The task: Begin at the line containing "Promenada miejska w Kłodzku nad Nysą Kłodzką" in the data below and go on through the line containing "Antigua iglesia de", repeating each line exactly; include both ends and no other line.

Data for this task:
::::
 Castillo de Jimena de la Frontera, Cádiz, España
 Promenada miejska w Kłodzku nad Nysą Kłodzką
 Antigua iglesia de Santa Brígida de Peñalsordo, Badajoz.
::::
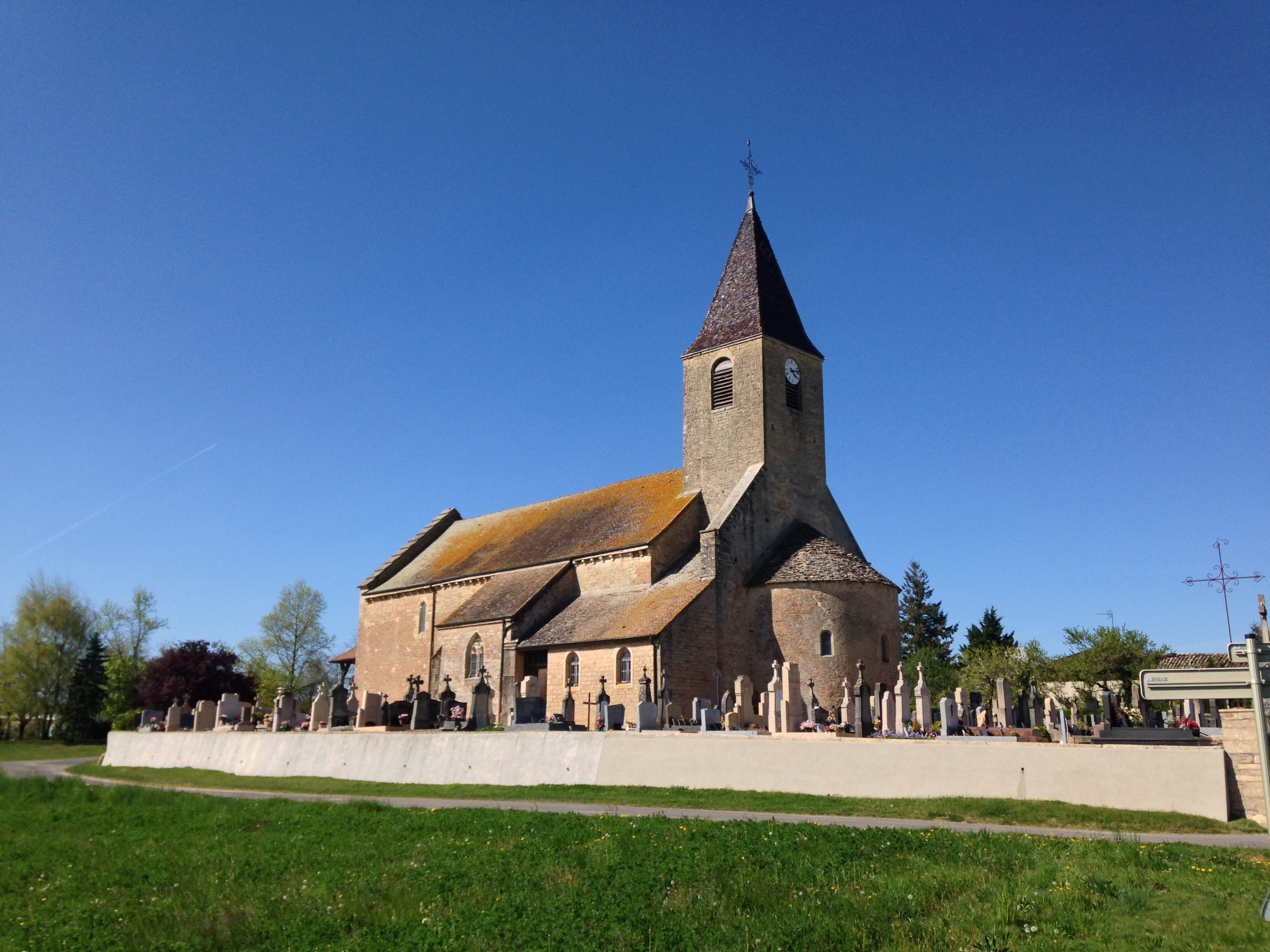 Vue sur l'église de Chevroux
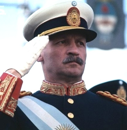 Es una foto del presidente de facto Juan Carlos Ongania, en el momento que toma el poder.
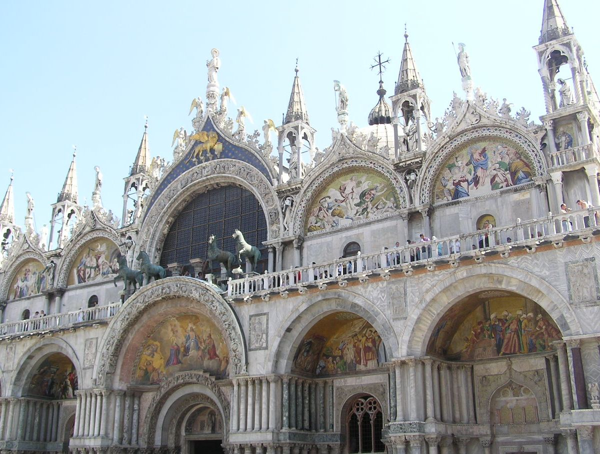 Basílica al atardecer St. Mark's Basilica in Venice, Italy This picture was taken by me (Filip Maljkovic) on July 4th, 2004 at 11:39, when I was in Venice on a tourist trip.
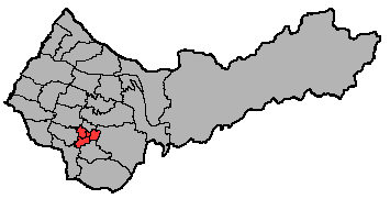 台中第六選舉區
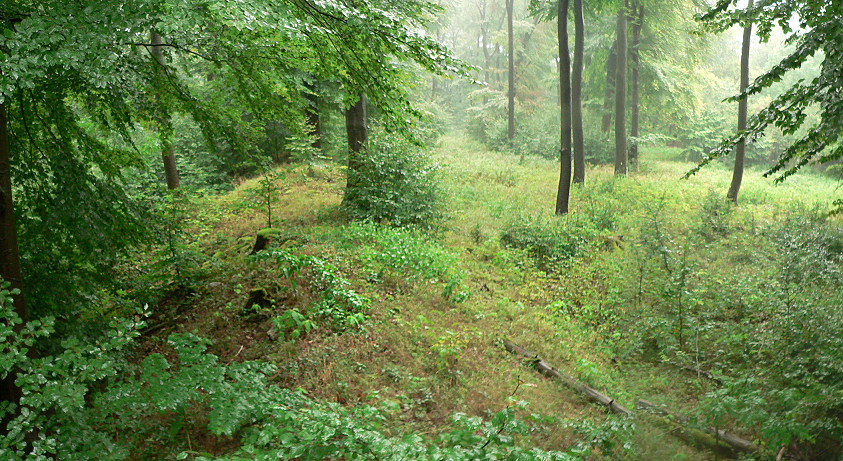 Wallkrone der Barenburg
::::
Answer to the problem:
 Promenada miejska w Kłodzku nad Nysą Kłodzką
 Antigua iglesia de Santa Brígida de Peñalsordo, Badajoz.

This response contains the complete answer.